How policymakers, procurement leaders, and munition manufacturers will respond
- Policymakers and budget officials: Congressional action will be required to clear reconciliation funding and multi-year procurement authorities referenced in the FY27 documents; the $300 million reconciliation ask in FY27 and the $55 million base-budget line for the extended-range variant are specific fiscal items that will shape near-term decisions.
- Procurement leaders and combatant commanders: The Air Force frames FAMM and ERAM as a way to “expand production” and “provide more munition options to combatant commanders,” per Brig. Gen. Lyons. Commanders planning future operations will be watching delivery schedules and variant capabilities—lugged versus palletized and the promised extended range—when aligning force structure and mission sets.

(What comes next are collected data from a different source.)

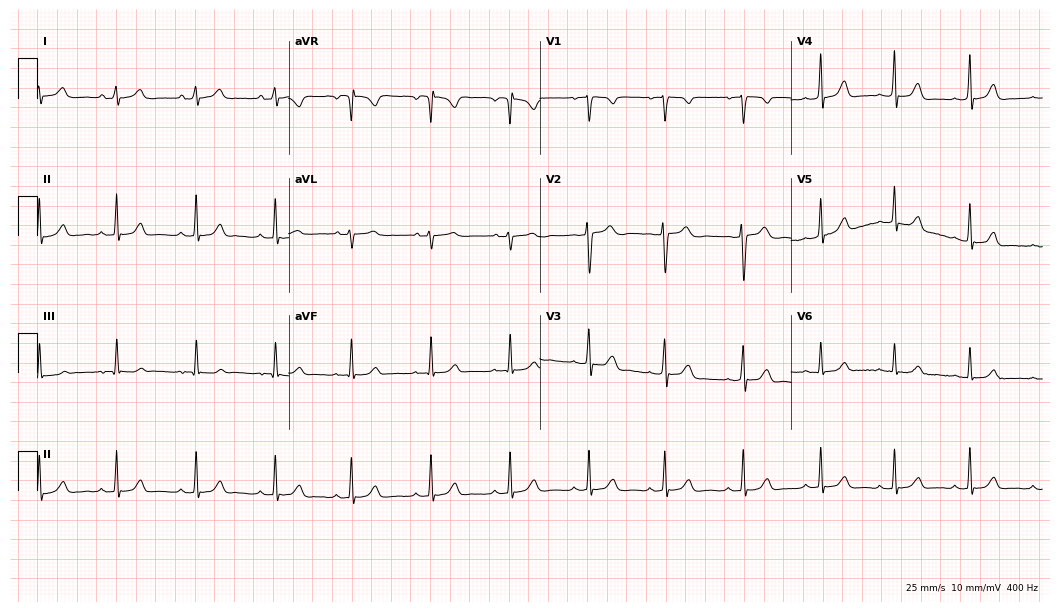
12-lead ECG from a 22-year-old female. Recorded interpretation: within normal limits.
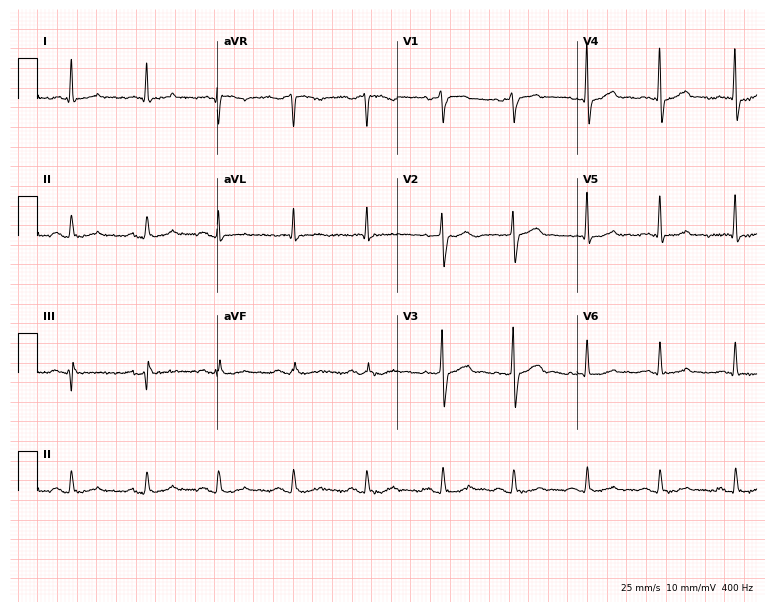
Standard 12-lead ECG recorded from an 81-year-old man. Read as a normal ECG.
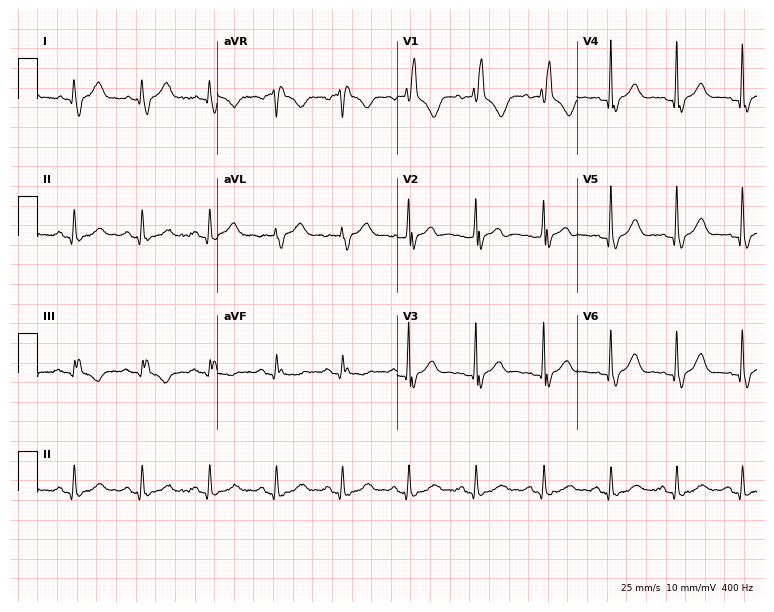
Resting 12-lead electrocardiogram (7.3-second recording at 400 Hz). Patient: a male, 56 years old. The tracing shows right bundle branch block.
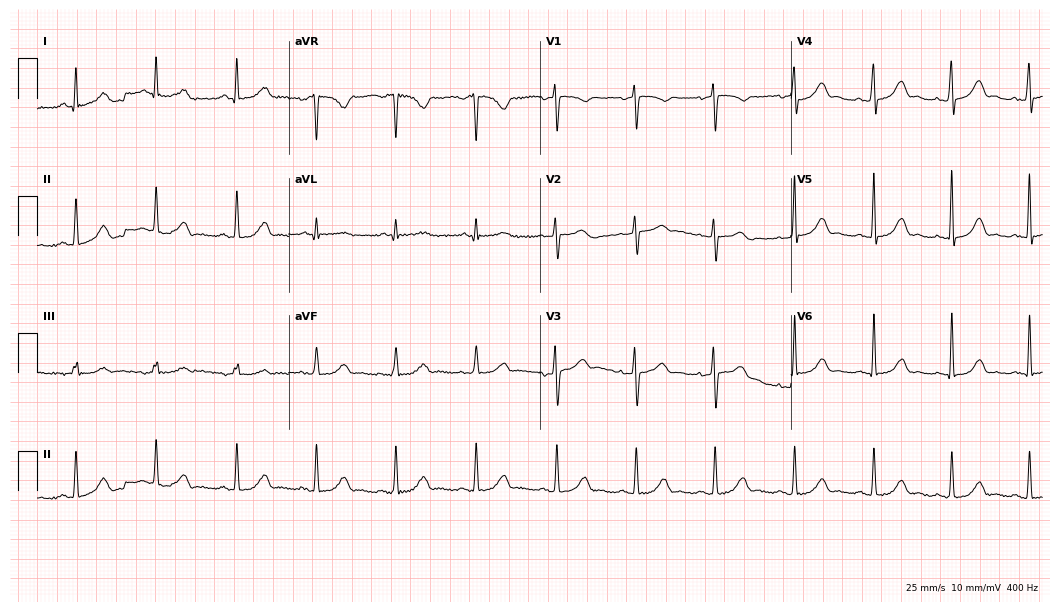
ECG — a 56-year-old woman. Labelled as a normal ECG.

- Munition and engine manufacturers: Named vendors (Anduril, CoAspire, Zone 5) and engine contractors (PBS Aerospace, Beehive, Technical Directions Inc.) will be focused on production rates and facility readiness; the service’s expectation of additional engine awards before end of 2026 and the multi-year procurement intent create incentives to scale manufacturing quickly.
The Air Force’s plan is one of the clearest public signs yet of a Pentagon-wide push toward mass-produced, lower-cost cruise munitions: the documents show steep ramp rates, vendor competition across lugged and palletized variants, and explicit investment in the small-turbine industrial base. The plan leaves open concrete near-term steps that will determine whether the projections become reality—vendor production quantities and dollar awards were not specified in the budget materials, and the service’s engine-contracting schedule anticipates more decisions before the end of 2026.